SYSTEMS AND METHODS FOR MISSING DATA IMPUTATION

Info

Publication number: 20230121411
Type: Application
Filed: Sep 20, 2022
Publication Date: Apr 20, 2023
Applicant: The Regents of the University of California (Oakland, CA)
Inventors: Majid Sarrafzadeh (Los Angeles, CA), Myung-Kyung Suh (Los Angeles, CA)
Application Number: 17/949,076

Abstract

Congestive heart failure (CHF) is a leading cause of death in the United States. WANDA is a wireless health project that leverages sensor technology and wireless communication to monitor the health status of patients with CHF. The first pilot study of WANDA showed the system’s effectiveness for patients with CHF. However, WANDA experienced a considerable amount of missing data due to system misuse, nonuse, and failure. Missing data is highly undesirable as automated alarms may fail to notify healthcare professionals of potentially dangerous patient conditions. Embodiments of the present disclosure may utilize machine learning techniques including projection adjustment by contribution estimation regression (PACE), Bayesian methods, and voting feature interval (VFI) algorithms to predict both non-binomial and binomial data. The experimental results show that the aforementioned algorithms are superior to other methods with high accuracy and recall.

Description

Description

CROSS-REFERENCE TO RELATED APPLICATIONS

The present application is a continuation of United States Patent Application No. 14/241,431 filed Feb. 26, 2014, now United States Patent No. 11,450,413, which application is a 371 United States national phase application of PCT/US2012/052544, filed Aug. 27, 2012, which claims priority to U.S. Provisional Patent Application No. 61/528,065 filed Aug. 26, 2011, the contents of which are incorporated herein by reference in their entirety.

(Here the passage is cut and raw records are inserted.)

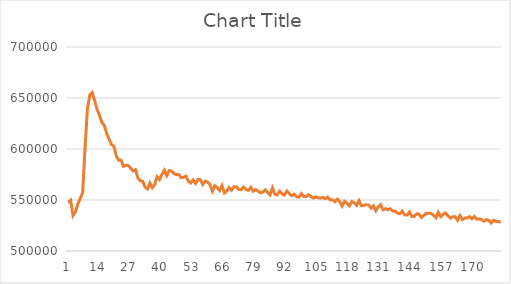
| Category | Series 0 |
|---|---|
| 0 | 547612.095 |
| 1 | 549683.189 |
| 2 | 534767.867 |
| 3 | 538258.094 |
| 4 | 546079.371 |
| 5 | 551626.058 |
| 6 | 557010.891 |
| 7 | 600629.456 |
| 8 | 639604.645 |
| 9 | 652930.229 |
| 10 | 655437.401 |
| 11 | 647302.19 |
| 12 | 638945.137 |
| 13 | 633132.854 |
| 14 | 625965.43 |
| 15 | 623282.17 |
| 16 | 615357.619 |
| 17 | 609684.574 |
| 18 | 604351.992 |
| 19 | 602845.838 |
| 20 | 593135.738 |
| 21 | 589065.74 |
| 22 | 589093.478 |
| 23 | 582950.303 |
| 24 | 584043.392 |
| 25 | 583908.361 |
| 26 | 581275.766 |
| 27 | 578409.35 |
| 28 | 579675.265 |
| 29 | 571572.008 |
| 30 | 568877.833 |
| 31 | 568288.051 |
| 32 | 562597.743 |
| 33 | 560786.978 |
| 34 | 566551.694 |
| 35 | 562064.106 |
| 36 | 565117.571 |
| 37 | 572698.738 |
| 38 | 570031.037 |
| 39 | 575016.158 |
| 40 | 579237.396 |
| 41 | 573877.693 |
| 42 | 578750.903 |
| 43 | 578481.575 |
| 44 | 575880.181 |
| 45 | 574873.146 |
| 46 | 574993.771 |
| 47 | 571843.866 |
| 48 | 572244.97 |
| 49 | 573383.503 |
| 50 | 568453.929 |
| 51 | 566591.43 |
| 52 | 569639.086 |
| 53 | 566375.599 |
| 54 | 570180.707 |
| 55 | 569903.34 |
| 56 | 565262.53 |
| 57 | 568518.908 |
| 58 | 567648.28 |
| 59 | 565314.193 |
| 60 | 558693.616 |
| 61 | 563956.766 |
| 62 | 562255.919 |
| 63 | 559258.633 |
| 64 | 564170.505 |
| 65 | 556923.398 |
| 66 | 558877.927 |
| 67 | 562148.398 |
| 68 | 559652.904 |
| 69 | 563112.941 |
| 70 | 562780.903 |
| 71 | 560481.643 |
| 72 | 560085.986 |
| 73 | 562673.759 |
| 74 | 560143.191 |
| 75 | 559535.663 |
| 76 | 562396.097 |
| 77 | 558572.209 |
| 78 | 560272.16 |
| 79 | 558624.391 |
| 80 | 557114.709 |
| 81 | 557732.936 |
| 82 | 559987.412 |
| 83 | 557121.827 |
| 84 | 554927.582 |
| 85 | 561941.523 |
| 86 | 555729.824 |
| 87 | 555035.239 |
| 88 | 558663.498 |
| 89 | 556000.624 |
| 90 | 554900.607 |
| 91 | 558852.71 |
| 92 | 556283.303 |
| 93 | 554166.188 |
| 94 | 555668.185 |
| 95 | 553294.686 |
| 96 | 552768.061 |
| 97 | 556280.184 |
| 98 | 553330.881 |
| 99 | 553435.594 |
| 100 | 555189.677 |
| 101 | 553294.788 |
| 102 | 551900.124 |
| 103 | 553108.62 |
| 104 | 552170.94 |
| 105 | 551794.101 |
| 106 | 552548.352 |
| 107 | 551251.714 |
| 108 | 552784.602 |
| 109 | 550075.822 |
| 110 | 550287.795 |
| 111 | 548350.801 |
| 112 | 550864.613 |
| 113 | 548334.726 |
| 114 | 544105.134 |
| 115 | 548776.075 |
| 116 | 547015.29 |
| 117 | 544123.549 |
| 118 | 548487.288 |
| 119 | 547276.809 |
| 120 | 544863.902 |
| 121 | 549383.473 |
| 122 | 544361.838 |
| 123 | 544706.35 |
| 124 | 545383.378 |
| 125 | 545115.39 |
| 126 | 542081.15 |
| 127 | 544248.25 |
| 128 | 539423.243 |
| 129 | 543097.258 |
| 130 | 545498.564 |
| 131 | 540429.151 |
| 132 | 541498.702 |
| 133 | 540576.214 |
| 134 | 541353.632 |
| 135 | 539304.748 |
| 136 | 539110.523 |
| 137 | 537211.632 |
| 138 | 536515.13 |
| 139 | 539067.048 |
| 140 | 535426.785 |
| 141 | 535244.8 |
| 142 | 538211.9 |
| 143 | 533889.128 |
| 144 | 533919.748 |
| 145 | 536522.252 |
| 146 | 536119.243 |
| 147 | 532948.717 |
| 148 | 534906.661 |
| 149 | 536951.814 |
| 150 | 537081.535 |
| 151 | 536732.961 |
| 152 | 535030.064 |
| 153 | 532604.57 |
| 154 | 537853.764 |
| 155 | 533716.779 |
| 156 | 535823.603 |
| 157 | 537324.405 |
| 158 | 534502.654 |
| 159 | 532259.258 |
| 160 | 533572.686 |
| 161 | 533542.95 |
| 162 | 530163.311 |
| 163 | 534728.457 |
| 164 | 530694.926 |
| 165 | 532201.239 |
| 166 | 532498.811 |
| 167 | 533707.591 |
| 168 | 531550.389 |
| 169 | 533904.875 |
| 170 | 531268.244 |
| 171 | 531492.537 |
| 172 | 530841.396 |
| 173 | 529272.423 |
| 174 | 530621.957 |
| 175 | 530091.379 |
| 176 | 527397.841 |
| 177 | 530182.705 |
| 178 | 529012.59 |
| 179 | 528800.486 |
| 180 | 528390.903 |

STATEMENT OF GOVERNMENT SPONSORED RESEARCH

This invention was made with Government support under Grant No. LM007356, awarded by the National Institutes of Health. The Government has certain rights in this invention.

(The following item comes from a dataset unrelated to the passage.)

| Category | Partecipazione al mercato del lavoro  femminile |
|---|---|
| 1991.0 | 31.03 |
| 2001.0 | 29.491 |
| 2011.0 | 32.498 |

BRIEF DESCRIPTION OF THE DRAWINGS

FIG. 1 illustrates a block diagram of a system 100 for collecting and imputing patient health data.

FIG. 2 illustrates one example of an embodiment of an HFSAS questionnaire.

FIG. 3 is a table showing the correlation coefficient values of each method.

FIG. 4 illustrates the accuracies of the obtained values range between 83.2% and 98.5%.

FIG. 5 is a table that illustrates the experimental result, and shows that naive Bayes, Bayesian network, and VFI have recall values ofup to 0.7 for weight, 0.714 for systolic blood pressure, 0.889 for diastolic blood pressure and 0.906 for heart rate values.

FIG. 6 is a table that illustrates the recall values.

DETAILED DESCRIPTION

Congestive heart failure (CHF) is a leading cause of death in the United States with approximately 670,000 individuals diagnosed every year. The sequelae of CHF are well known, with frequent decompensation of the chronic state resulting in recurrent hospitalizations. Experts believe that constant monitoring of patients with CHF is important to the health of such patients. Remote patient monitoring is a promising solution for an expanding population of CHF patients who are unable to access clinics due to insufficient resources, inconvenient location, or advanced infirmity. Medical care facilitated by remote technology has the potential to enable early detection of key clinical symptoms indicative of CHF-related decompensation. Such remote technologies can also enable health professionals to offer surveillance, advice, and continuity of care to trigger early implementation of strategies that enhance adherence behaviors.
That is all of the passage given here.